4.bölüm: o mu

112 22 15
                                    

Rüyamda o adamı gördüm Meriç beyi karanlık bir odadaydı. Bende içeri girip ışığı açtım birden arkamdan bir kız geldi ve "baba" diye bağırarak ona sarıldı.

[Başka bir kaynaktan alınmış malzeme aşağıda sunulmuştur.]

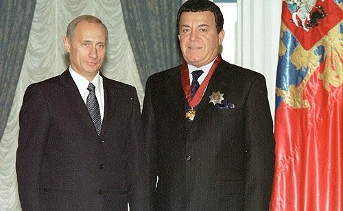 Награждение Иосифа Кобзона Орденом "За заслуги перед Отечеством" II степени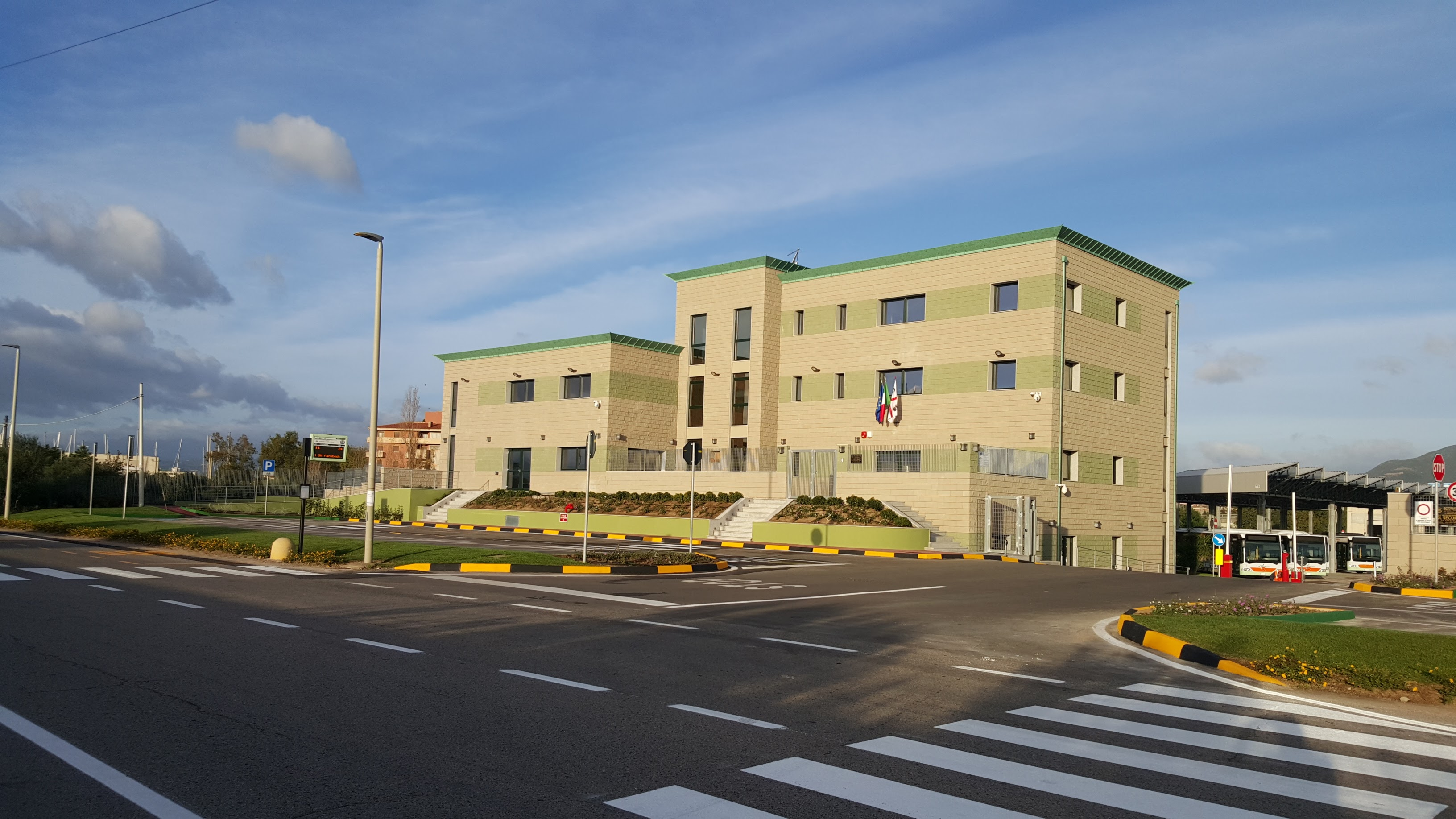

O da hemen kollarını açıp onu sardı. Ben şaşkın gözlerle onlara bakarken küçük kız bana bakıp "Anne sende gelsene." Diye seslendi birden.

Ben etrafıma şaşkınca bakakalmıştım. Kızın kimden bahsettiğini anlamam bayağı zamanımı aldı. Tekrar seslendiğinde anca anlamıştım. Fakat iyi de benim kızım yok ki.

Hemen yanıma koşup elimden tutarak Meriç beyin yanına çekiştirdi. Bense şaşkın gözlerle Meriç beye bakıyordum.
" Gelmene sevindim hayatım."

Deyip belimden tutarak kollarıyla sardı. Sonra anlımdan öptü. Ben bu şaşkınlıkla onu izlerken o da bu halime sırıttı.

Gözlerime ışık geldiğinde irkildim, hızla etrafımı kolacan ettikten sonra rahat bir nefes alabilmiştim. Hepsi meğer bir rüyaydı. Ama çok gerçekçiydi. Bir o kadar da saçma.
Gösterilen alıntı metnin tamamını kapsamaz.